I also used to use a farm metaphor for my customers: If someone throws a bag of diamonds in a manure pile, storage indexes don’t change the size of your shovel or how fast you can throw a shovelful of “manure” on a filter, but they reduce the number of shovelfuls of manure you need to shovel to just the ones that contain diamonds.
IF the predicate c1 in the supplied query “SELECT c1, c8, c2, c3, c4, c5, c6, c7 from TAB1 where c1 = :1” is in fact the dominant attribute and it doesn’t often change in value, then the efficiency of the storage indexes could be supercharged via physically ordering the data (especially with the advent of attribute clustering, but also by hand the hard way prior to that).
So IF c1 is usually the diamond you are looking for and you have storage indexes matching attribute clustering for c1, that pushes the likelihood that you need an index on c1 down.
But definitely consider c1 as a candidate index.
One more thing: IF c1 is a status indicator, especially a “completion date” or a final status value, consider making that column have a final value of NULL and then putting an index on it.
Folks often miss two key points about NULL:
- Oracle (nor any standards compliant RDBMS) cannot assign a value or meaning to NULL, but YOU can for a particular column.
- A single column index does not contain entries for NULL values and auto-prunes itself when a value is punched to NULL.
This dates back to approximately forever, and last time I mentioned it in a paper Graham Wood replied something like “that’s nothing new, we called out SPARSE INDEXES in at least V5” as being important. (Which is correct.
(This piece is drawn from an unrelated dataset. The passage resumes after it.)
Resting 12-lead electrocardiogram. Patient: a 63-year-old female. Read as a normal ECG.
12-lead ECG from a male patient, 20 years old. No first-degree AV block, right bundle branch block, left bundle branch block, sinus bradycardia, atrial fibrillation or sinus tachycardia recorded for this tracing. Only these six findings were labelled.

It might even have been in V4 or V3.)
IF c1 is in fact a status indicator AND IF you use null as a final value (and you can keep a completion date somewhere else if you need the data, but stop using it for the primary pruning predicate) then you can find non-NULL values of c1 most efficiently with or without storage indexes. (I leave working that out as a priori at least a tie for most efficient to the reader).
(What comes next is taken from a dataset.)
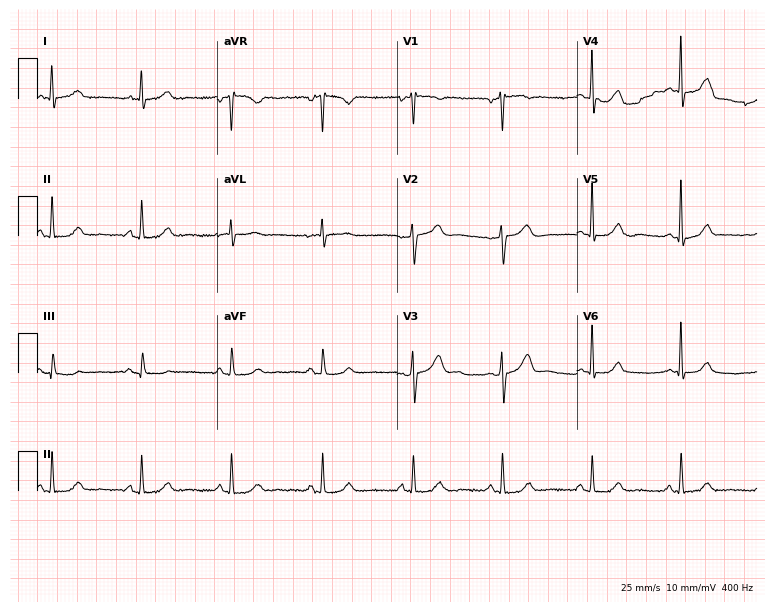
Standard 12-lead ECG recorded from a 48-year-old woman. None of these six findings is recorded: first-degree AV block, right bundle branch block, left bundle branch block, sinus bradycardia, atrial fibrillation, sinus tachycardia.
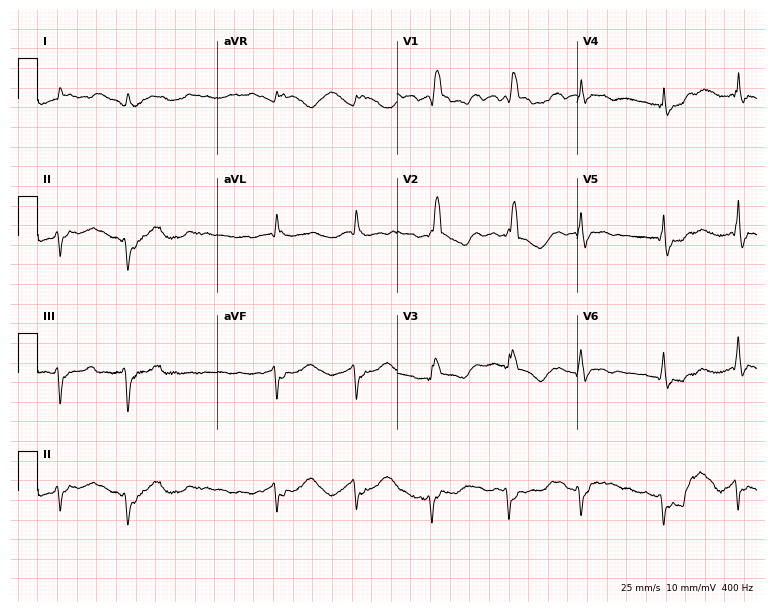
Standard 12-lead ECG recorded from a man, 69 years old (7.3-second recording at 400 Hz). The tracing shows right bundle branch block, atrial fibrillation.

From: oracle-l-bounce_at_freelists.org [mailto:oracle-l-bounce_at_freelists.org] On Behalf Of Andy Sayer
Sent: Wednesday, May 25, 2022 9:39 AM
To: oracle.developer35_at_gmail.com
Cc: Oracle L; Sayan Malakshinov
Subject: Re: Direct read stopped suddenly
And something related to howmuch percent of that object blocks present in buffer cache caused it to not go for smart scan this time? As because in this case i see out of total ~757K blocks(noted in dba_tables) 756K were noted by "ntcache" in the trace file. So it means there must be some criteria in which it would be checking what percent of blocks are still lying over in buffer cache/dirty and are not flushed into the disk and thus it would have taken the decision to go for buffer read rather direct read/smart scan. What is that limit?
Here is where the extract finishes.